▶ _WHAT TO WORK ON_
All that belongs in the answer is the lines from the one containing "Logo Orijentalnog instituta u Sarajevu" to the end of the listing below, copied exactly, pictures excluded.

▶ _PROVIDED MATERIAL_
+-------+
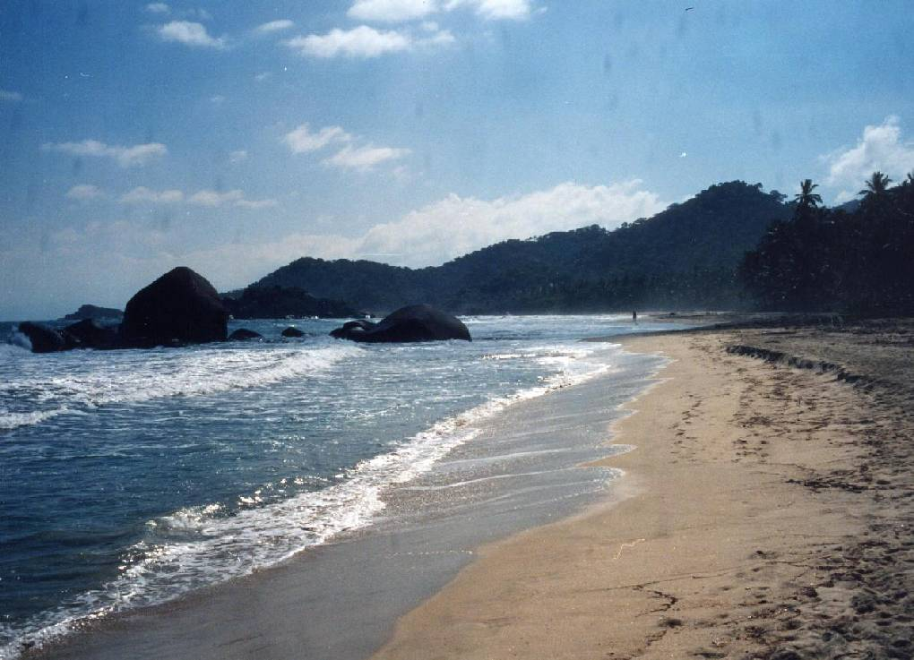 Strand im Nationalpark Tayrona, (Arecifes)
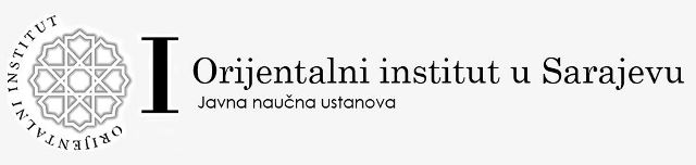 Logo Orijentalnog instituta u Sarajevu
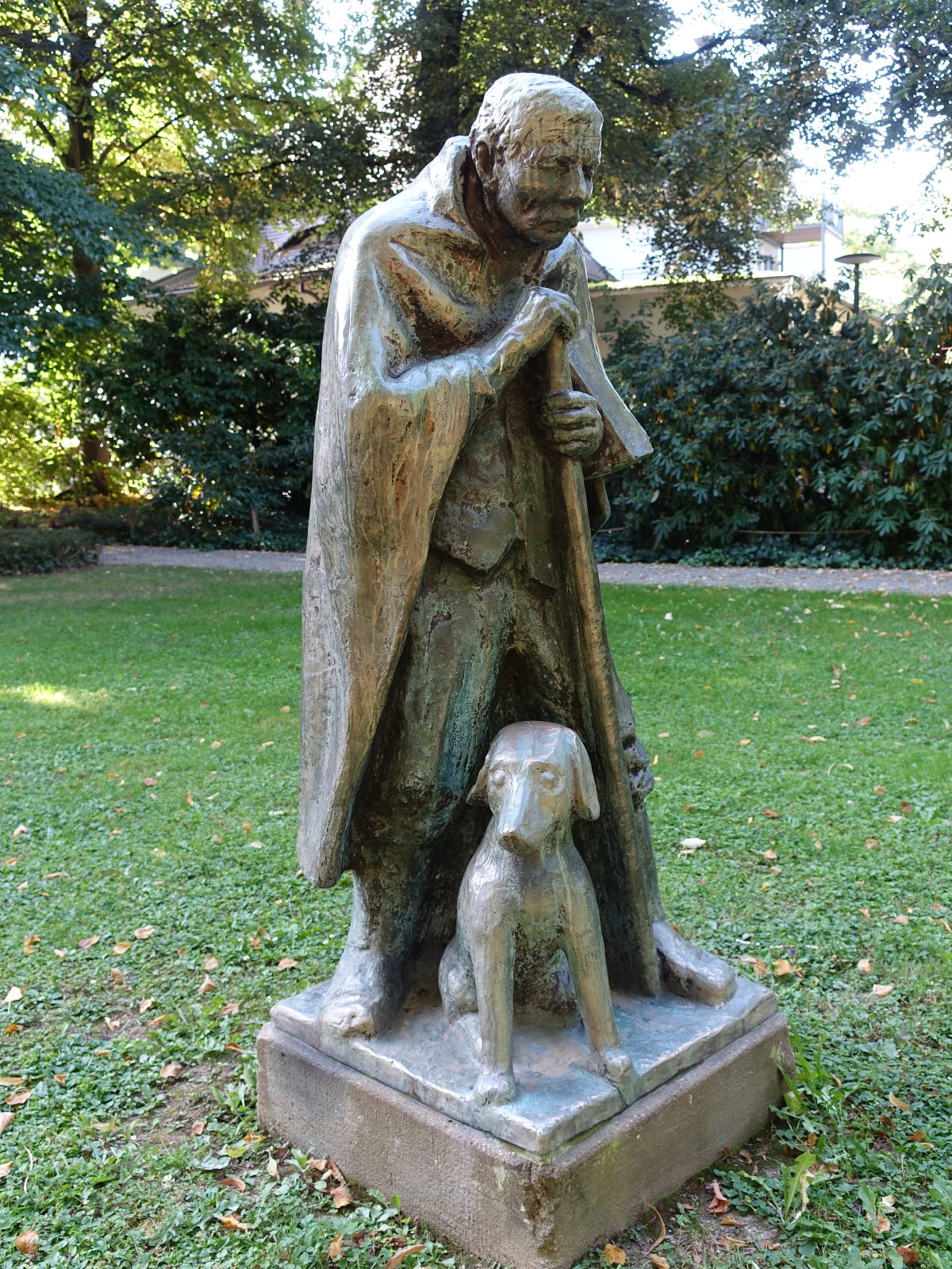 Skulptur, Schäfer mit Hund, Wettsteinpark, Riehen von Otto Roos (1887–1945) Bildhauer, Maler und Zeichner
+-------+
▶ _SOLUTION TO THIS EXERCISE_
 Logo Orijentalnog instituta u Sarajevu
 Skulptur, Schäfer mit Hund, Wettsteinpark, Riehen von Otto Roos (1887–1945) Bildhauer, Maler und Zeichner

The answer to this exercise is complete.